Development Setup (Contributors)

# MCP App Server (Cloudflare Workers + local dev)
cd mcp-app-server
npm install
npm start

# MCP Tool Server (Node.js stdio transport)
cd mcp-tool-server
npm install
npm start

Both servers read the shared XML reference at startup, ensuring consistent diagram generation behavior.


REAL Code Examples from the Repository

Let's examine actual implementation patterns from the drawio-mcp codebase. These aren't toy examples — they're the mechanisms powering production diagram generation.

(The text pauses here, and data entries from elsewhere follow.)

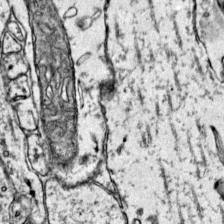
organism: Mouse
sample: Primary visual cortex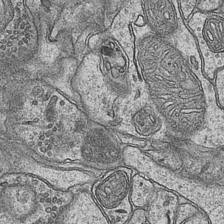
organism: Mouse
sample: CA1 Hippocampus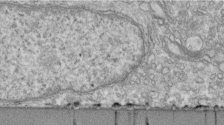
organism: Human
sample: Centriole in fibroblast cells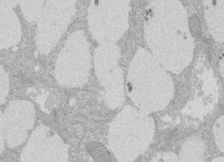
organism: Rat
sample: Salivary granule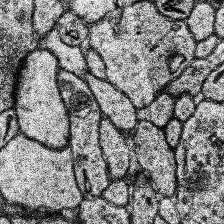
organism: Human
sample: Temporal Lobe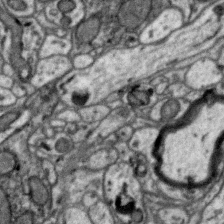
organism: Zebra finch
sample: Brain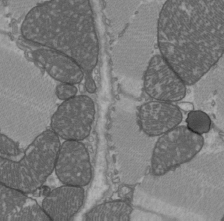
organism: C57BL Mouse
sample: Heart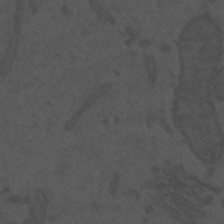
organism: Mouse
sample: Suprachiasmatic nucleus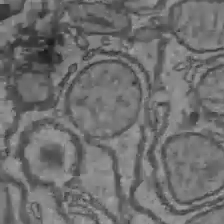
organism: C57BL Mouse
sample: Liver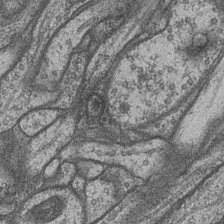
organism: Drosophila
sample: Optic medulla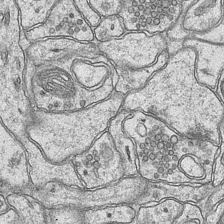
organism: Mouse
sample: CA1 Hippocampus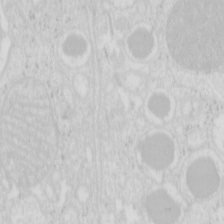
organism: Mouse
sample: Pancreas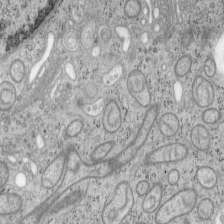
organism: Mouse
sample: OT-I killer T cells with ID8 ovarian cancer cells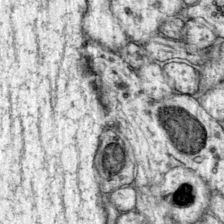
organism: Mouse
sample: Primary visual cortex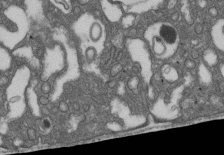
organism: Drosophila
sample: Nephrocyte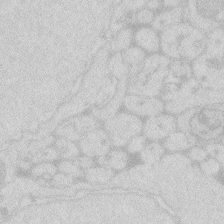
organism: Zebrafish
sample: Macrophage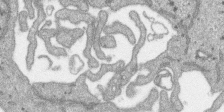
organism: Human
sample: Lung epithelial cells infected with SARS-CoV-2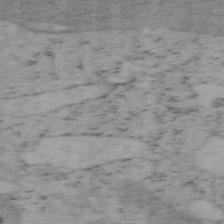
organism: Mouse
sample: OT-I killer T cells with ID8 ovarian cancer cells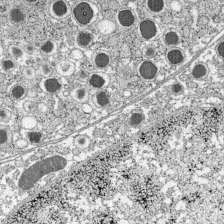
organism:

Example 1: Shape Search Index Generation

The search_shapes capability requires a pre-built index of all 10,000+ draw.io shapes. Here's how the maintainers generate it from the draw.io client source:

# Generate the shape search index (requires ../drawio-dev checkout)
cd shape-search
npm install

# Point to your local drawio-dev repository
DRAWIO_DEV_PATH=../../drawio-dev node generate-index.js

# Rebuild the MCP App Server worker to embed the updated index
cd ../mcp-app-server
npm run build:worker

What's happening here? The script loads app.min.js from the draw.io client and executes all sidebar palette initializations in a jsdom environment. This captures every shape definition — including style strings, dimensions, and metadata — without manual curation. When draw.io adds new AWS icons or updates Kubernetes symbols, regenerating the index is fully automatic. The resulting search-index.json is committed so the App Server builds without requiring drawio-dev access.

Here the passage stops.